## EXERCISE REQUIREMENTS
No pictures belong in the result; set down exactly the lines from the one containing "La obra representa" through the final line of the listing, and nothing more.

## DATA PROVIDED

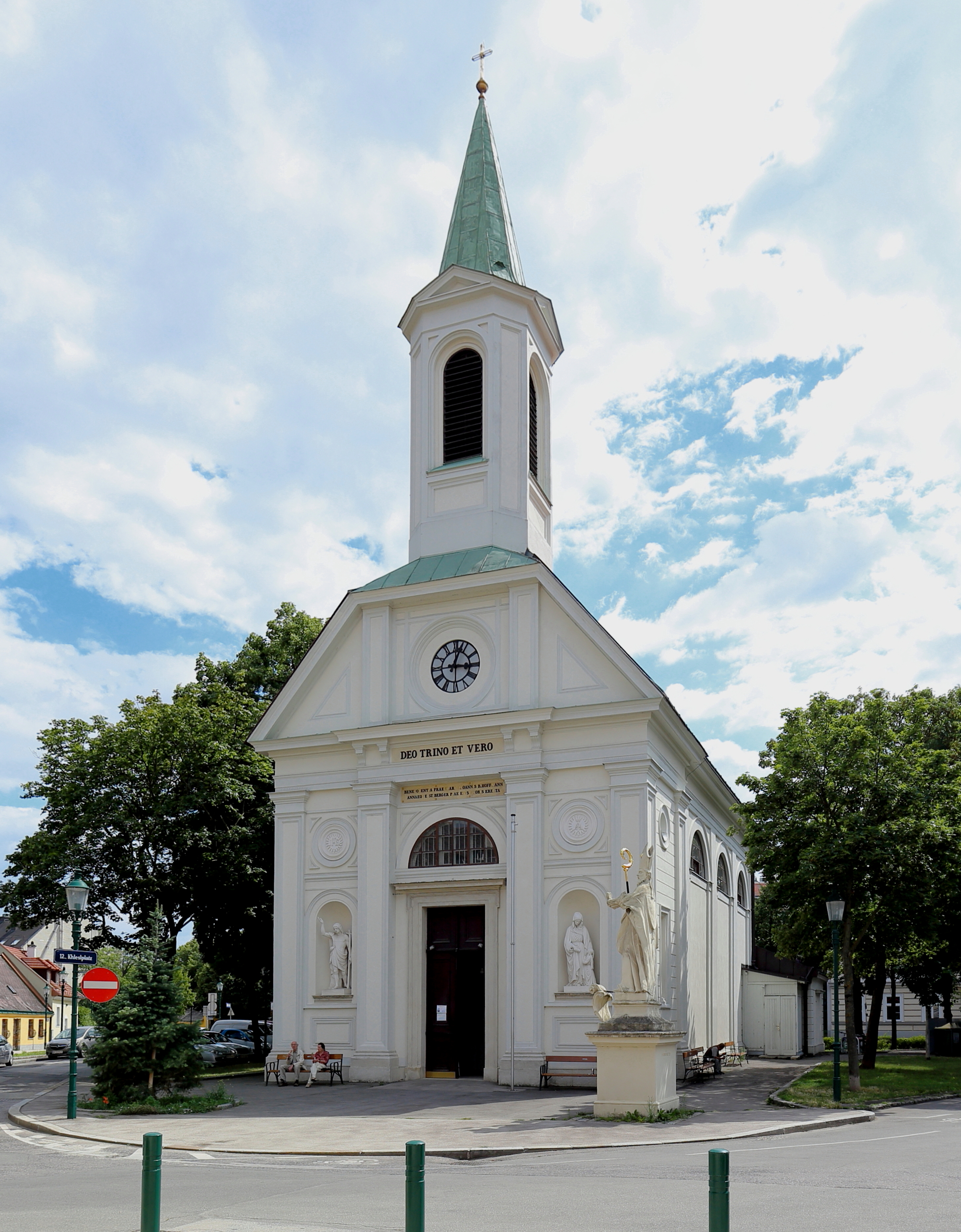 Die Pfarrkirche hl. Oswald am Khleslplatz in Altmannsdorf, ein Bezirksteil des 12. Wiener Gemeindebezirkes Meidling.Die einschiffige Kirche mit geradem Chorabschluss wurde in den Jahren 1838/39 nach den Plänen des Architekten Franz Lößl errichtet. Die Statuen an der Portalfassade stellen die Namenspatrone (Johannes der Täufer und Anna) der Kirchenstifter Johann Baptist Hoffmann und seine Gattin Anna Stiberger dar.
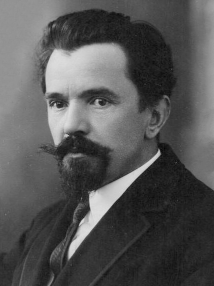 Mykolas Krupavičius
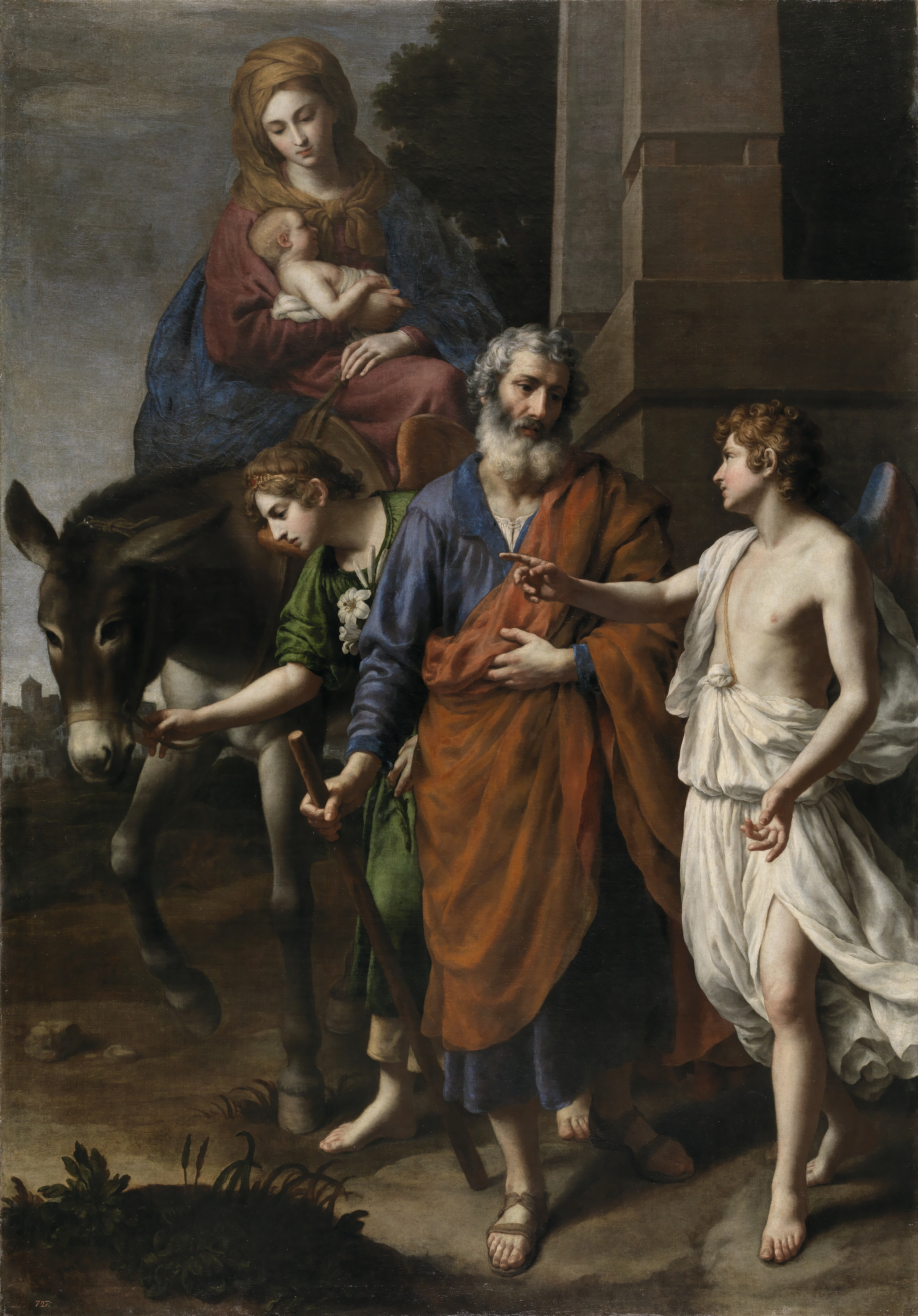 La obra representa a los tres miembros de la Sagrada Familia cristiana huyendo hacia Egipto para salvar al Niño Jesús de ser asesinado por el rey Herodes el Grande.
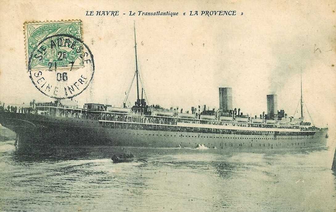 Paquebot La Provence en 1906.
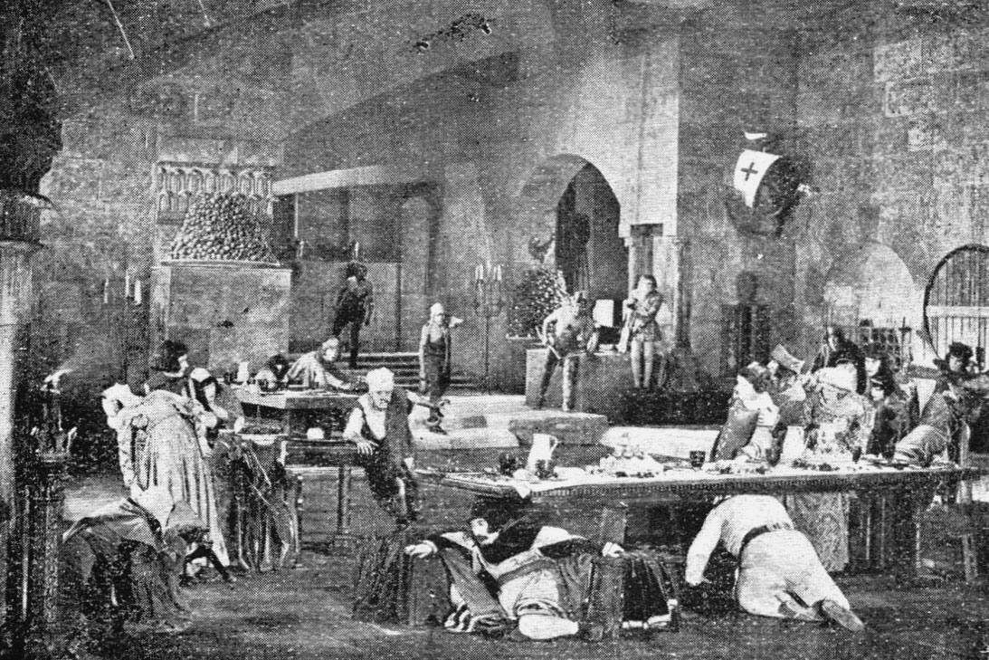 Fotogramma del film muto Frate Francesco, regia Giulio Antamoro (1877-1945), produz ICSA Firenze Rifredi, 1926
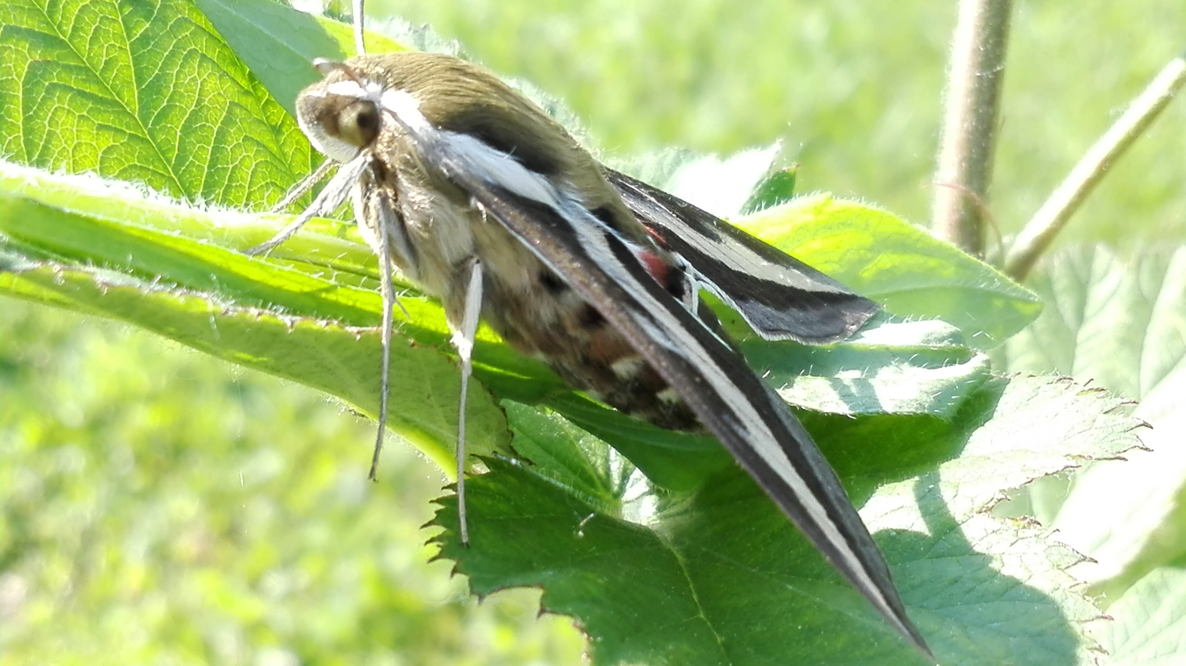 Hyles gallii
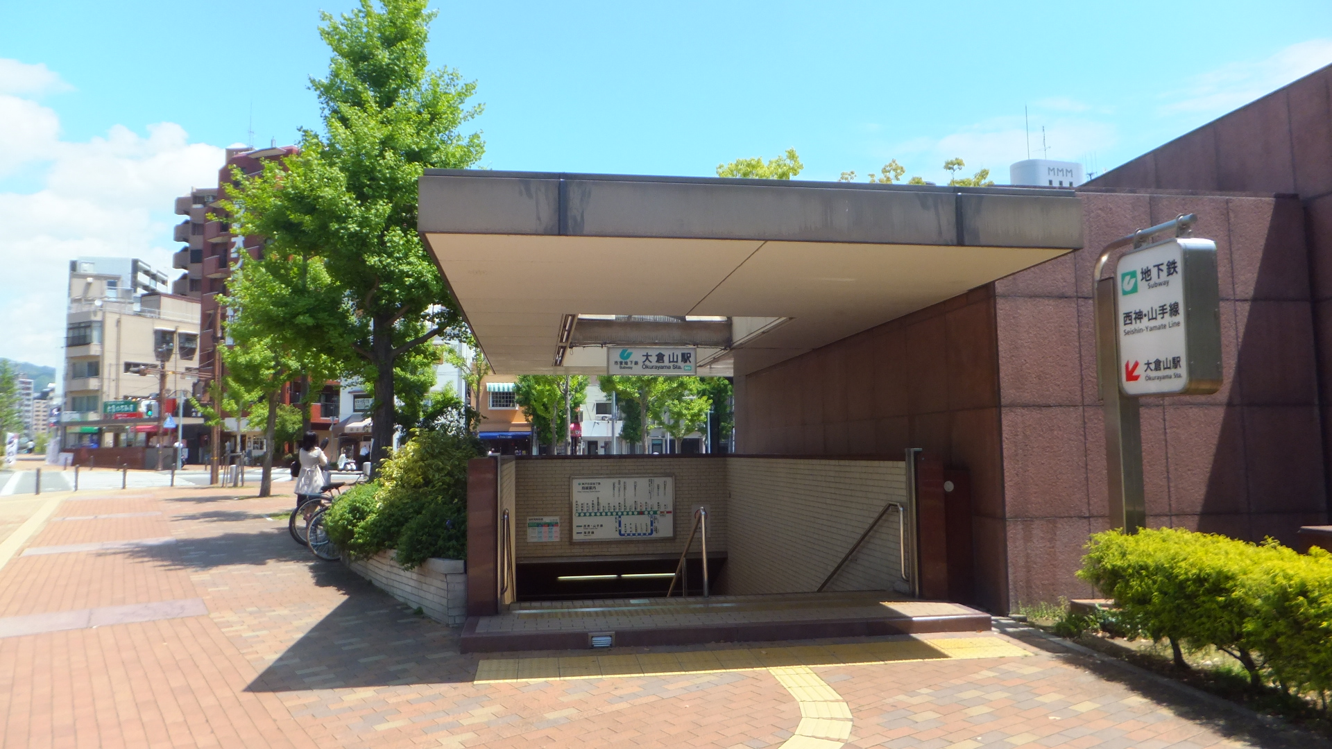 大倉山駅（2014年5月1日）
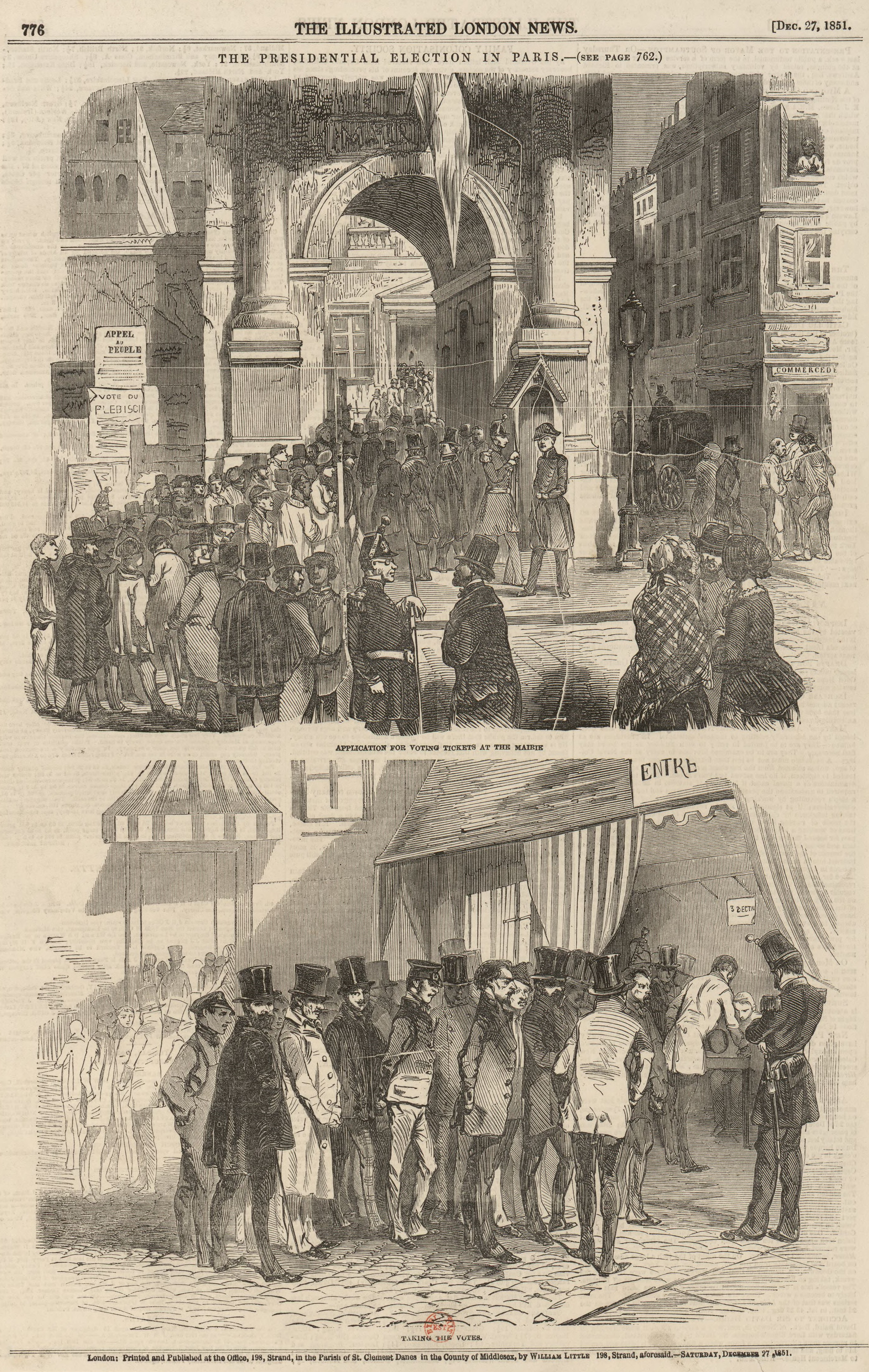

## SOLVED EXERCISE
 La obra representa a los tres miembros de la Sagrada Familia cristiana huyendo hacia Egipto para salvar al Niño Jesús de ser asesinado por el rey Herodes el Grande.
 Paquebot La Provence en 1906.
 Fotogramma del film muto Frate Francesco, regia Giulio Antamoro (1877-1945), produz ICSA Firenze Rifredi, 1926
 Hyles gallii
 大倉山駅（2014年5月1日）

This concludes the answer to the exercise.